Trump’s Ban on Muslims Is Unconstitutional and Obscures Real Solution

Legal scholars don’t agree on whether Donald Trump’s demagogic proposal to temporarily ban any of the world’s 1.6 billion Muslims from entering the United States would be constitutional. That disagreement says more about the sorry state of the constitutional law profession than it does about the quality of Trump’s proposal.

Over the course of American history the U.S. courts, including the Supreme Court, have "interpreted" the Constitution into a document that the nation’s founders would hardly recognize. For example, when making his proposal for banning Muslims, Trump spoke favorably of Franklin D. Roosevelt’s internment of Japanese-Americans (and Japanese residents) during World War II. This episode has been properly recognized by historians as one of the darkest in American history, yet the Supreme Court at the time had no problem with this flagrant violation of the Fifth Amendment’s due process clause that no person (the Constitution does not even require a person to be a citizen to get this protection) shall "be deprived of life, liberty, or property, without due process of law" or the Sixth Amendment’s requirements of a jury trial.

The incarceration of Japanese-Americans has bearing on the current case of Muslims, because it derives from the same irrational fear that gripped the nation after the Japanese attacked Pearl Harbor – only now, the excuse doesn’t exist that today’s threat seems as dire. Even then, in the actual war zone of Hawaii, the restrictions on Japanese-Americans and Japanese residents were less harsh than in the continental United States, thousands of miles from Hawaii. Furthermore, two federal government studies, including one by the FDR White House, had shown that Japanese-Americans and Japanese residents were loyal to the United States and posed no security threat. FDR, always the consummate politician, reprehensibly incarcerated more than 100,000 innocent people in prison camps merely to respond to the war hysteria of the citizens of California, an important electoral state. Many of these Japanese-Americans lost everything. The Supreme Court also upheld bans on the entry of Chinese laborers in the late 1800s – another dark episode in American history.

Eric Posner, a conservative legal scholar from the University of Chicago – who purports, as many conservatives do, to be standing up for the founders’ vision of the Constitution – says of Trump’s ban on Muslims: "I don’t actually think it would be unconstitutional. The president has a huge amount of discretion under the immigration statute." Posner also reportedly said that the same protections given to citizens do not apply to people who are neither American nor in the United States.

On the first point, it is clear that the courts have given Congress and the president broad discretion on immigration issues. On the second point, most legal scholars do agree with Posner that a ban on allowing Muslim US citizens to enter the country would be unconstitutional.

Yet historically, the courts have probably let the Congress and the president usurp too many rights under the immigration statutes, as the ban on Chinese laborers indicated.
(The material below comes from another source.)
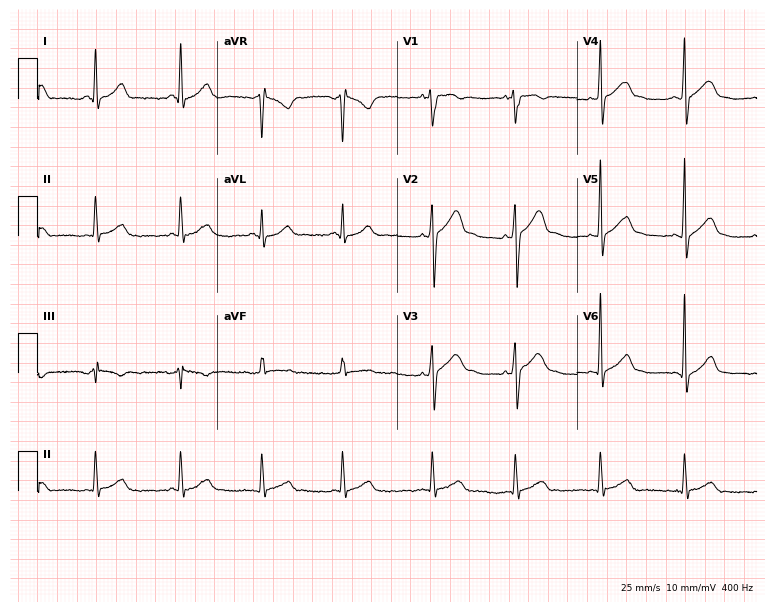
Electrocardiogram, a male patient, 20 years old. Overall reading on record: normal ECG.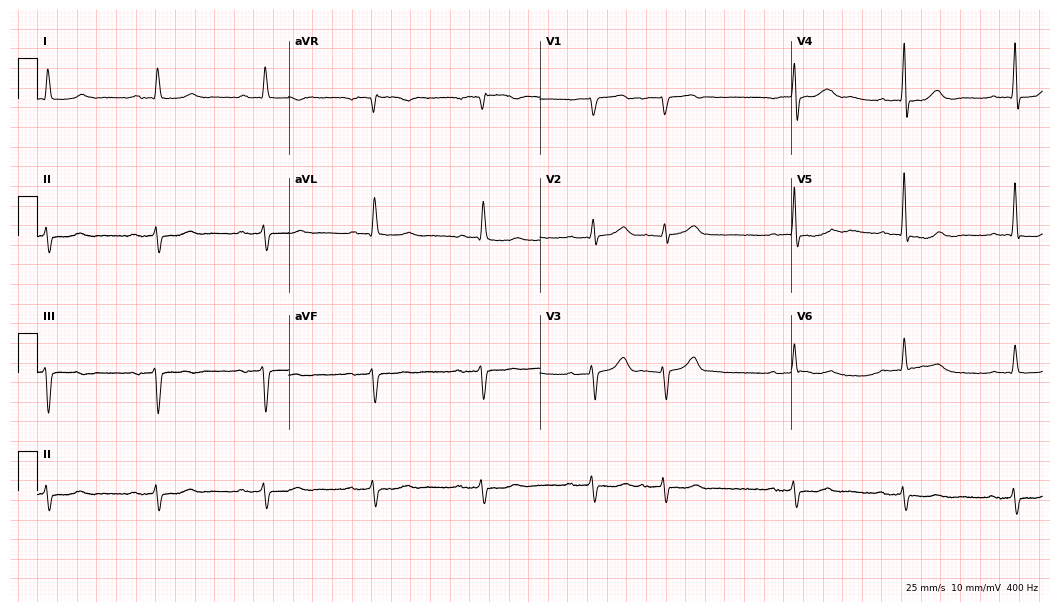
ECG — a male, 85 years old. Screened for six findings — first-degree AV block, right bundle branch block, left bundle branch block, sinus bradycardia, atrial fibrillation, sinus tachycardia — none is recorded.

The federal government does have control over immigration, but in the case of Muslims the First Amendment states that the "Congress shall make no law respecting an establishment of religion, or prohibiting the free exercise thereof." The Constitution, in its various parts, regularly distinguishes between "citizens" and "persons" or "people". Later on in the First Amendment it speaks of "people," not "citizens," which should lead the common reader to infer that – no matter what the courts, or the constitutional scholars who usually populate them, say – citizens have no greater standing here than non-citizens. A temporary ban on Muslims also violates at least the spirit of the equal protection clause of the Fourteenth Amendment, which prohibits state governments from denying any "person" the equal protection under the law.

Legalities aside, Trump’s proposal is moronic, because banning 1.6 billion Muslims to stop a few terrorists, who just happen to be Muslims, doesn’t solve the problem. Why didn’t Trump advocate banning incoming Christians after the recent lethal attack on the Planned Parenthood facility in Colorado Springs? Furthermore, although extreme minority interpretations of Islam are part of the Islamist terrorism problem, the main reason they attack the United States and its allies is just the latest manifestation of the reaction to the West’s post-World War I colonialist and neo-colonialist foreign policy toward the Middle East region. Even with the carnage of the 9/11 attacks and the much lesser death toll of the San Bernardino shootings, the West has killed many more Middle Eastern Muslims for dubious reasons than vice versa.

Trump’s solution is just a more extreme version of the denial that the West has shown since 9/11 that radical Islamist terrorism is retaliatory in nature. The reality for Middle Eastern Muslims has become what George W. Bush claimed after 9/11: the United States needs to fight them over there so it doesn’t have to fight them over here. For Middle Eastern Muslims, they are beginning to strike over here to ultimately get the United States to withdraw from over there. Thus, Trump’s proposal is just one more example of a false solution based on hysteria. The real solution is not to live in such fear in America – retaliatory Islamist terrorist attacks will end at home if the US and allied governments quit needlessly poking the hornet’s nest in the Middle East, which citizens should pressure their governments to do.

Author: Ivan Eland

Ivan Eland is a senior fellow at the Independent Institute and author of Recarving Rushmore: Ranking the Presidents on Peace, Prosperity, and Liberty.